Admitting the disparity in
pricing at its pharmacies, Narayan HKV, medical superintendent, Tata Memorial
Hospital, said in an email that there has been a 'collective failure' resulting
in the sale of the drug at the erstwhile price. “There has been an omission in
the supply chain management on the part of the company (Novartis India) and
their stockist in not recalling existing stocks proactively resulting in the
existing stocks being sold at a higher rate. On our part also we had not raised
a rejection note to achieve the same objective,” he said.
The confession sounds a
bit strange given that global multinational companies like Novartis boast of
stringent processes be it product quality or supply chain management. The same
goes with the healthcare service provider Tata Memorial that takes pride in
being an ethical entity providing service to people.
So
if both entities knew about it well in advance, what stopped them from taking
corrective measures?
And while Novartis in its
earlier repsonse had shrugged-off the responsibility saying credit notes are
issued in such cases of downward price revision, Tata Memorial claimed it never
received any such credit note. Reason, after receiving the price revision
communication, TMH executives should have checked for unsold stocks in their
inventory and informed Novartis about the same, which, we understand, never
happened.
In fact, the TMH
administration never bothered about this pricing disparity even when it was
brought to their notice in the form of a written complaint followed by an email
to the hospital's public relations officer. After being made to run around from
one office to another and being told 'we will get back to you on this' without
a deadline for the information or action to be taken, the only option left was
to make this matter public in the hope that it will finally grab attention from
the TMH administration.
So
how many patients were overcharged?
While Narayan stated that
pharmacies at TMH have sold seven vials of Sandostatin 20 mg variant to four
patients subsequent to the price revision, no details (number of units sold and
to how many patients) on other variants i.e. Sandostatin LAR 10 mg and 30mg
were shared.
Hence, it is unclear how
many patients in all may have been overcharged for these vials. Besides, it is
also not clear if the statistics shared included sales from pharmacies at other
TMH centres viz. Kharghar, Kolkata. Another hospital at Visakhapatnam (Andhra
Pradesh) is yet to become fully operational so it is unlikely any sale would
have happened there.
In fact, patients could
have saved much more if the hospital had prescribed an Octreotide generic of
the same strength instead of the Novartis branded Sandostatin LAR 20mg. For
instance, Octride Depot 20mg by Sun Pharmaceuticals carries a MRP of Rs 17,800
and is sold at Tata Memorial pharmacies for Rs 12,157.
This means, four vials of
generic could be bought for the price of one Novartis branded Sandostatin. And
since there is no time limit – in terms of how many injections are to be taken
every four weeks and for how long – opting for the generic Octreotide would
have resulted into significant savings in the long run.
What
happens next?
In its attempt to close
the matter Tata Memorial Hospital has chosen the reimbursement approach. “We
have decided to reimburse the difference in price to our patients and the same
will be recovered from the company as a credit note. M/s Novartis has also
agreed to compensate us to the extent of revision,” said Narayan in his email
response.
To be sure, dna also
sought details about patients who were overcharged for the Novartis branded
Sandostatin vials as well as how much will the reimbursement be. However, no
such details were shared by TMH administration.
However, as per our
analysis, based on TMH's assessment of the situation, the four patients /
family members between them are likely to receive Rs 1,33,000 for the seven
injections they were overcharged for. The figure arrived at is based on the
fact that new stock of Sandostatin LAR 20mg (post rejection of the old stock)

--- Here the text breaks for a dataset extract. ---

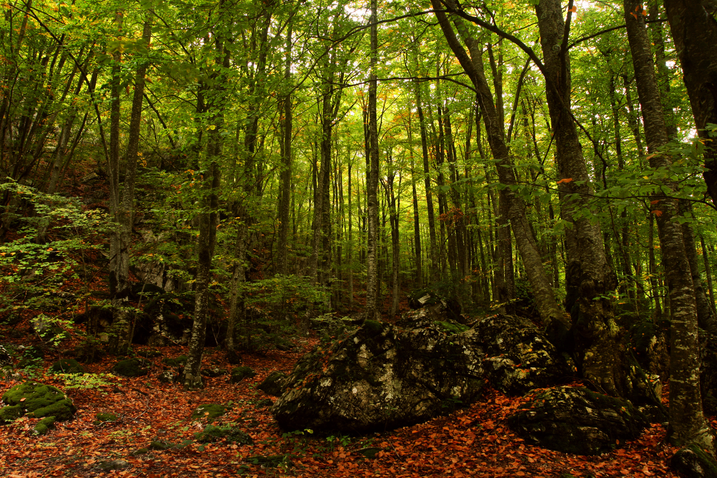 Το μονοπάτι από τα Πριόνια προς το καταφύγιο Σπήλιος Αγαπητός This is a photography of Natura 2000 protected area with ID GR1250001
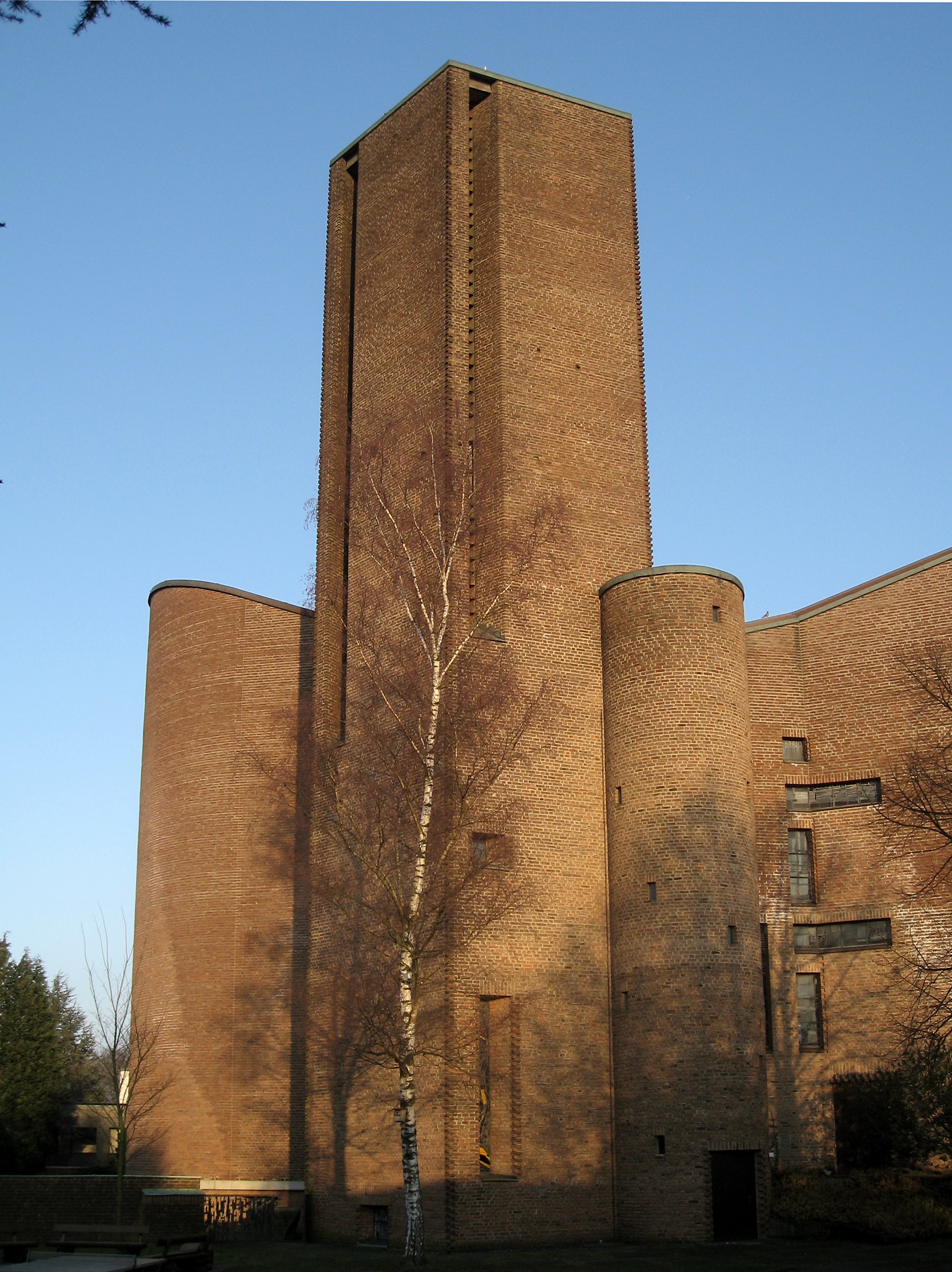 Meschede, Abtei Königsmünster

will be sold by pharmacies at Tata Memorial Hospital for around Rs 29,000-odd.
That's a price difference of a little over Rs 19,000 in comparison to the
earlier discounted price of Rs 48,296 for the same medicine.
Was
the issue specific to a particular medicine only?
While the issue being
discussed here primarily revolves around discrepancy in pricing of Novartis
branded Sandostatin variants, it certainly isn't an isolated incident but
something that could have grave repercussions in the overall scheme of things.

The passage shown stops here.